Using the bottom-up method to realize non-recursive recursive sorting, the space complexity of O(1) can be achieved.

In merge sorting, each division is to obtain the smallest node unit of the linked list through the dichotomy method, and then obtain the sorting result through multiple rounds of merging;

Each round of merging has a fixed unit length, that is, step = 1, 2, 4, 8…;

Therefore, we can simulate this split-merge operation through an iterative method.
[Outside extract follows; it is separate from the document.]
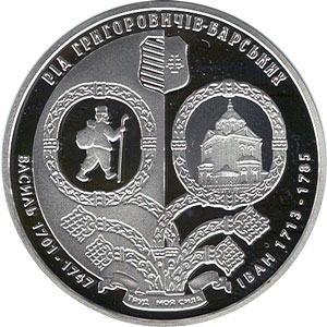 срібна монета Родина Григоровичів-Барських реверс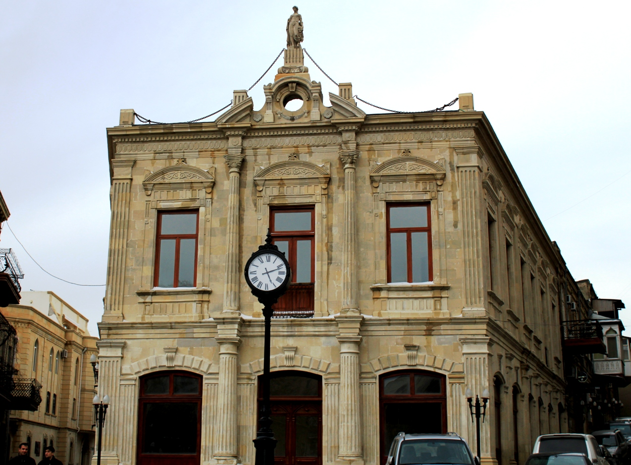 Часы на ондой из площядей

The main idea is: 1 - Count the length
of the linked list n; 2 - The length of the sub-linked list step increases exponentially from 1, not greater than n; 3 - Split the left linked list with a length of step, and return the head node of the right linked list, and continue to divide , to get the head node of the next merge; 4- Merge the left and right linked lists, and connect to the last merged linked list, and finally complete the sorting after multiple rounds of merging.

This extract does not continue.